Andrea Ghez, an Aspen Center for Physics member, wins Nobel Prize for work with black holes
Long has it been theorized that the center of the Milky Way Galaxy is home to a supermassive black hole. Now, after decades of exhaustive research, there is finally substantial proof of its existence and Andrea Ghez had a lot to do with finding those answers.
Ghez, an astronomy professor at UCLA and a general member of the Aspen Center for Physics, earlier this month was awarded a Nobel Prize for her work, which she shared with Reinhard Genzel and Roger Penrose. Ghez is only the fourth woman to have ever won the Nobel for physics, first awarded in 1901.
“I’m thrilled that the Nobel committee recognized the work. This has been a long project that has required a tremendous amount of dedication,” Ghez told The Aspen Times last week. “I’m excited going forward because there are a lot of opportunities associated with receiving a prize like this. We have so much more to do, and I’m hoping this will enable us to go forward more boldly.”
Ghez, 55, has long been a familiar name around the Aspen Center for Physics, a nonprofit launched in 1962 that seeks to bring the best minds in the world together for collaboration and innovation. She’s talked at a handful of Aspen events over the years, and like so many, has a soft spot for the small mountain town that has quietly hosted dozens of Nobel laureates over the decades.

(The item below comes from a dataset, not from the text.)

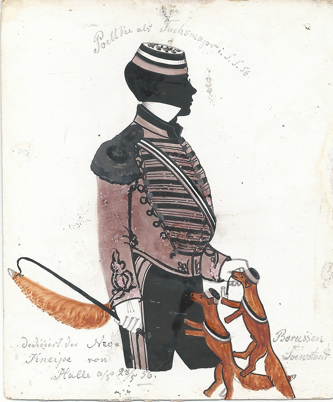 Hermann Poettke i. S. S. 56, als Fuchsmajor im Jahr 1856, Neu-Borussen, Kneipe von Loewstadt, Halle. Archiv des Corps Saxonia Konstanz Nr. C/II/a_[73]

Now, because of the award, her standing within the organization will likely be a bit different, as will a lot else.
“Her whole life is now changed,” said Karin Rabe, the Aspen Center for Physics board chair and a former center president, about Ghez winning a Nobel Prize. Rabe is a computational materials physicist at Rutgers. “She’s an amazing person and of course everyone involved with the center is very thrilled and excited for her that her work is being recognized this way.”
The prestigious Nobel Prize for physics, which is awarded annually and comes with a substantial financial payout, was shared among the three scientists this year. Penrose, one of the most established physicists of our time and known for his early work with the late Stephen Hawking, won half of the award. Ghez and Genzel shared the other half “for the discovery of a supermassive compact object at the centre of our galaxy,” according to the Nobel Prize’s news release.

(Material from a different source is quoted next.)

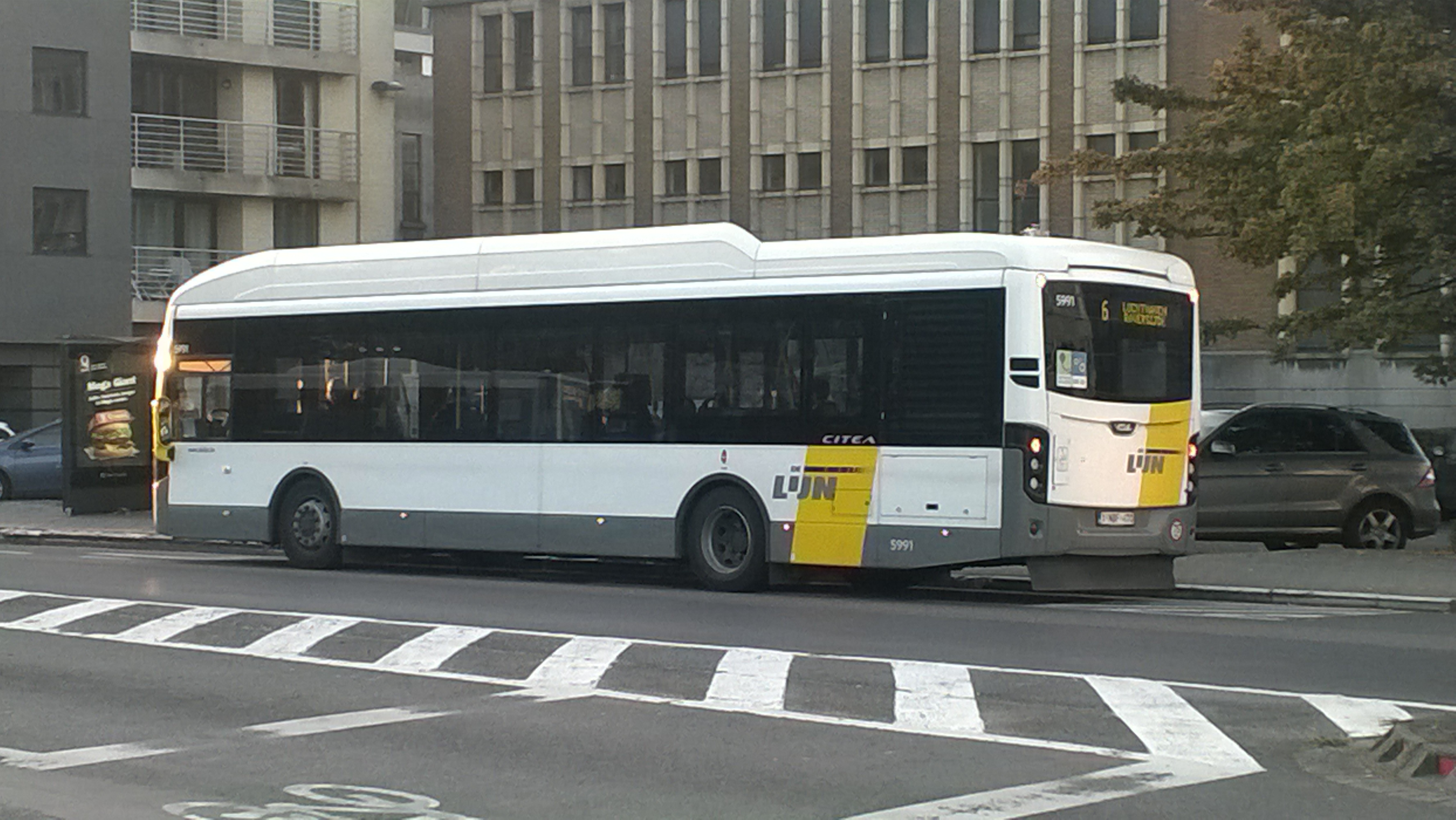 Een hybride CITEA-standaardbus van VDL/Jonckheere aan het Gerechtshof te Oostende

Most of Ghez’s work was done at the W.M. Keck Observatory in Hawaii, where she used a near infrared camera (NIRC) and adaptive optics (AO) to observe Sagittarius A*, the name of what is believed to be the supermassive black hole at the center of our galaxy.
“That gives us the best evidence for supermassive black holes, but it also creates a wonderful laboratory for understanding the physics and the astrophysics of black holes,” Ghez said. “It’s right in our backyard and we had the opportunity to study it in far more detail than we can study any other candidate supermassive black hole.”
While Ghez and Genzel found ample proof of the black hole’s existence at the center of the Milky Way — increasing “the evidence by a factor of 10 million,” per Ghez — their research also created more new answers than they maybe had before. The Nobel Prize hardly means an end to their work.
”We’ve discovered an environment around the black hole that is inconsistent with most of the theories for what you should expect around a supermassive black hole,” Ghez said. “In fact, we’ve opened more questions than answers. In a sense, there is so much to do in terms of understanding these unexpected results, including why we see young stars where in fact the theory suggests star formation shouldn’t be able to proceed near a supermassive black hole.”
Ghez’s role with the Aspen Center for Physics is likely to take a more honorary title going forward. While she has been very hands-on in the past, Rabe said her newfound stardom as a Nobel Prize winner will give Ghez a higher standing of sorts within the local organization.
“We try not to make them do too much of the boring work,” Rabe said of Nobel laureates, “but just have them be available for their scientific expertise and side consultation and try to respect the fact there are a lot of demands on their time.”
As far as becoming only the fourth woman to win the Nobel Prize in physics, Ghez sees this as nearly as important as the research itself. The first woman to win the award in physics was Marie Curie in 1903 — she also won a Nobel Prize for chemistry in 1911 — while another woman wouldn’t win the physics prize until Maria Goeppert Mayer shared it in 1963.
The third woman to win was Canada’s Donna Strickland in 2018. She shared the prize with Gerard Mourou and Arthur Ashkin for their work with lasers. Then came Ghez, the second woman to win the Nobel for physics in a three-year span, 57 years after Goeppert Mayer and 117 years after Curie.
“I’m delighted to be part of the social progress that is being made. It’s never as fast as we want it, but it’s great to be part of the change,” Ghez said. “It makes such a big difference for young women to see people who look like them as role models. I’ve for a long time been very interested in encouraging young girls and just general public engagement in science, which is part of why I’ve agreed to do the public talks in Aspen. The best thing you can do is just be visible.”